I was just wondering if there was anyone else like me?

totally
31.07.2014 von jadeprincess

I thought that I was just imagining things for years, because no one around me thought I was mentally incapacitated. I can laugh, smile, cry, but that does not mean anything--- I cannot feel what prompts those reactions. But those reactions are the reasons nobody looks further.

exactly
01.08.2014 von Skippy1187

that is exactly how it is with me... no one even tries to see whether or not the emotions are real
or if they are fake. It is kind of disturbing how people will just take anything at face value!
Does that make sense to anyone else or is this just me as well?

RE Skippy
12.08.2014 von Eye

So it bothers you that no one probes further into how you're feeling (or not feeling)? Perhaps you have become that good at "faking" your emotions. No one knows what is going on in each others heads and it's not always appropriate to pry; you would have to voice those concerns to others or they will never know, or perhaps they notice subtle problems and need confirmation from you to sort out their own feelings. This goes for everyone, not just alexithymics, someone who feels emotions might show an outwardly happy appearance, but are actually extremely angry and no one will be none the wiser. Just some suggestions.

I think so..
02.09.2014 von Elita

I agree with Skippy! It's so easy faking you're emotions that I'm surprised no one notices or thinks twice about it. But... I read stories but as the author describes the feelings of they're character, I get confuse most of the time.


As I continue to elaborate on it, I sumarised that not only are emotions annoying, painful or bliss to many but I think its so silly!

Like that character in a certain character, she cried because she was strapped to a metal table (I was reading an action story so dont get the wrong idea) and she starts crying when the enemy hasn't even started experimenting on her get! I think it's just plain silly like these people are emotionally (yet they call ME emotional but in reality, I dont even know) sometimes I wonder if I am forcing these emotions described in the story but sometimes I end up feeling nothing still. I usually dont want to feel these emotions, I may not know what the feelings I feel most of the time but one word: PAINFUL (except happiness)


And as I continue observing my classmates, I think how oddly easy it is to fool someone and toy with THEY'RE emotions and other things I find "silly."


In the end, I thought, "Oh how weak the mind is!"
And that usually leads to me, thinking that emotions are our downfall. I always imagined what I would feel if I killed someone or if my parents die, would I feel sorrow or just that light feeling, so light that I cant describe it? (then again, I do not want to be responsible for anyone's death, in a religious percpective)


I can go on and on about how "silly" our emotions can be but I think you already got the point.

spelling..
02.09.2014 von Elita

Oops I have mispellings and typo, sorry 'bout that

Elita
30.09.2014 von SnowWhite

I agree with Skippy!
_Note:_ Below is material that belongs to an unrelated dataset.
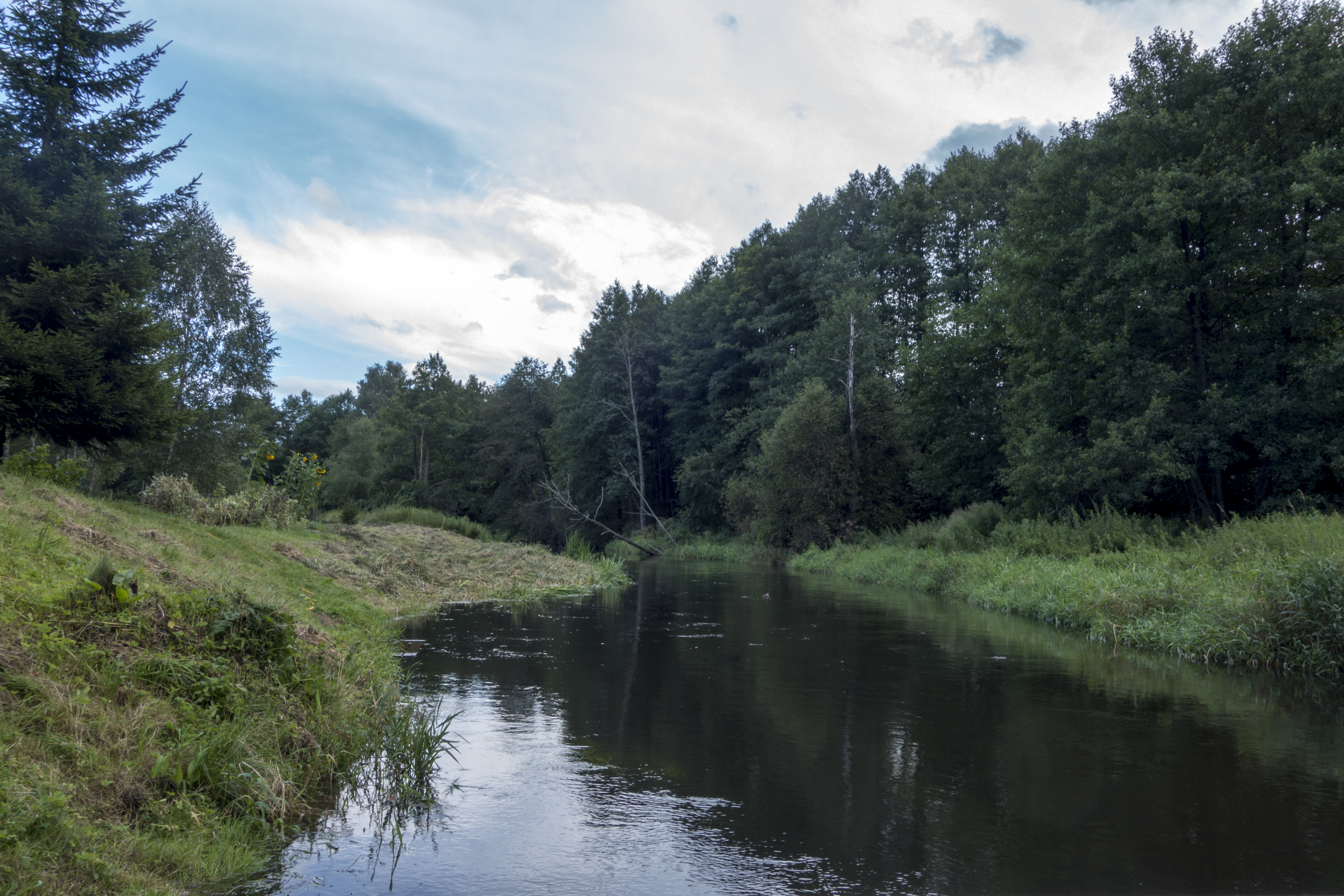 Merkys ties Slizunai

It's so easy faking you're emotions that I'm surprised no one notices or thinks twice about it. But... I read stories but as the author describes the feelings of they're character, I get confuse most of the time.


As I continue to elaborate on it, I sumarised that not only are emotions annoying, painful or bliss to many but I think its so silly!

Like that character in a certain character, she cried because she was strapped to a metal table (I was reading an action story so dont get the wrong idea) and she starts crying when the enemy hasn't even started experimenting on her get! I think it's just plain silly like these people are emotionally (yet they call ME emotional but in reality, I dont even know) sometimes I wonder if I am forcing these emotions described in the story but sometimes I end up feeling nothing still. I usually dont want to feel these emotions, I may not know what the feelings I feel most of the time but one word: PAINFUL (except happiness)


And as I continue observing my classmates, I think how oddly easy it is to fool someone and toy with THEY'RE emotions and other things I find "silly."


In the end, I thought, "Oh how weak the mind is!"
And that usually leads to me, thinking that emotions are our downfall. I always imagined what I would feel if I killed someone or if my parents die, would I feel sorrow or just that light feeling, so light that I cant describe it? (then again, I do not want to be responsible for anyone's death, in a religious percpective)


I can go on and on about how "silly" our emotions can be but I think you already got the point.


I just read that, girl...

I think we should phone.. I don't feel like writing "a lot" on the net again ;-) Snow

Faked my whole life!
06.03.2015 von DXS

I faked my childhood, I faked my romantic relationships.

"Pretend to be what they want you to be." I called this "other" person I was pretending to be, "Blanche." It's because I hate the name (no offense to anyone on here who has that name).

I wonder if it's nature or nurture. I was basically "told how to feel" by my mom. I remember her asking me how I "felt" and I would tell her only to get, "No you don't, you feel THIS way." I would then think, "well, I don't feel what she wants me to feel, but I will fake it because she wants it." Thus, I faked my life. I would get "in trouble" if I didn't "fake."

And other times when I tried to tell her what I felt, she would get angry and say, "Why do you got to be this way?" It made me feel like I was "wrong" when I wasn't "wrong" per se, it just wasn't what she thought I SHOULD feel.

I was a bit of a precocious child. She couldn't handle "precocious."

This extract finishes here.